Asking the Right Question About a Company About a Company's Plan

With stock options winding up in the hands of people who know little about the basics of investing, we thought some plain-spoken advice may be in order. For example, what criteria should employees consider when evaluating the significance of a financial institution's options program?

To help us provide an answer, we turned to two experts: Ryan Weeden, the project director in broad-based stock options for the National Center for Employee Ownership, Oakland, Calif.; and Howard Golden, a principal with William M. Mercer Inc., a New York-based human resources consulting company.

Here are several points worth considering:

The stock price's expected gain

All the options in the world amount to a hill of beans-or less-if the underlying stock doesn't someday move above the exercise price. "Option holders are future shareholders," says Mr.

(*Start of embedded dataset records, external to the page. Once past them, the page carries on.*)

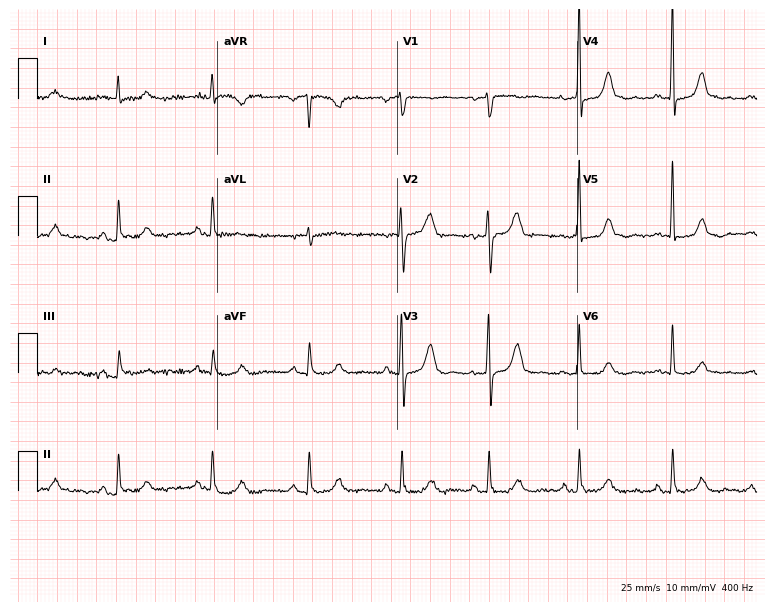
12-lead ECG from a 75-year-old female patient. No first-degree AV block, right bundle branch block, left bundle branch block, sinus bradycardia, atrial fibrillation or sinus tachycardia recorded for this tracing.
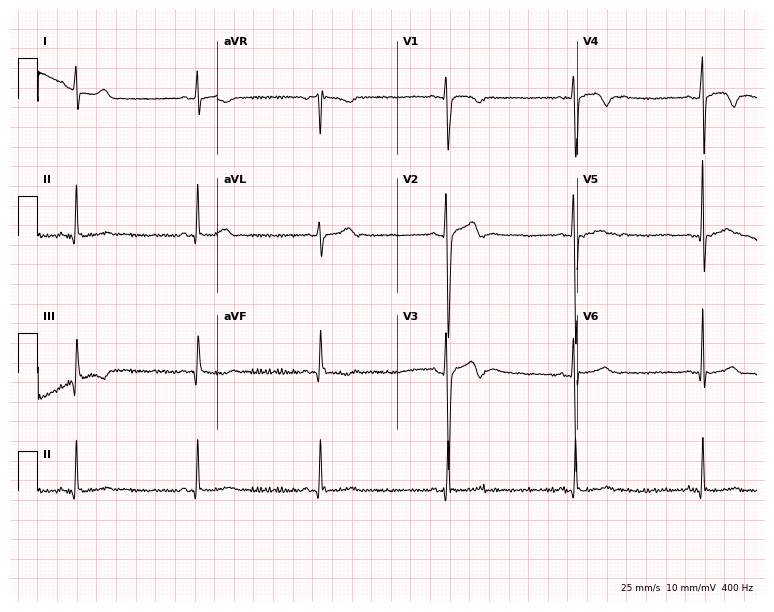
Electrocardiogram, a male, 19 years old. Interpretation includes sinus bradycardia (a sinus rate of 50 beats per minute or less).
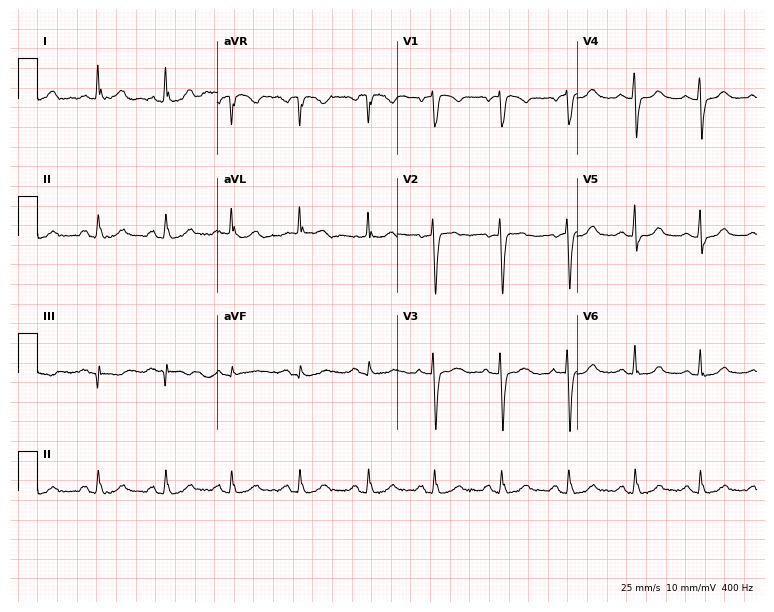
Standard 12-lead ECG recorded from an 80-year-old woman. None of these six findings is recorded: first-degree AV block, right bundle branch block (RBBB), left bundle branch block (LBBB), sinus bradycardia, atrial fibrillation (AF), sinus tachycardia.

Weeden, adding that employees need to do a little old-fashioned fundamental research on the earnings prospects of their company.

The regularity and size of the offering

Obviously, options on 200 shares are better than those on 100. But some companies are making option grants an annual or semiannual gift, while others refrain from such a commitment. Find out what your company is doing.

The vesting period

Many companies won't let you keep all the gains related to the exercise of options and the resulting sale of stock unless you have worked there for a certain length of time. With "gradual vesting," a company might allow you to vest 20% each year for five years. This is the case at the Travelers Group. Other companies use "cliff vesting," which allows for 100% vesting but only after a set number of years.

Finally, R. David Simmons, a principal at Towers Perrin, cautions that stock options should be viewed in the context of a company's overall compensation package. "Are these options coming in addition to a good salary or in lieu of a good salary?" he asks.

If the answer is "in lieu of," then the employee needs to weigh the expected future gains of his or her options package against the cost of forfeiting a better salary and bonus somewhere else.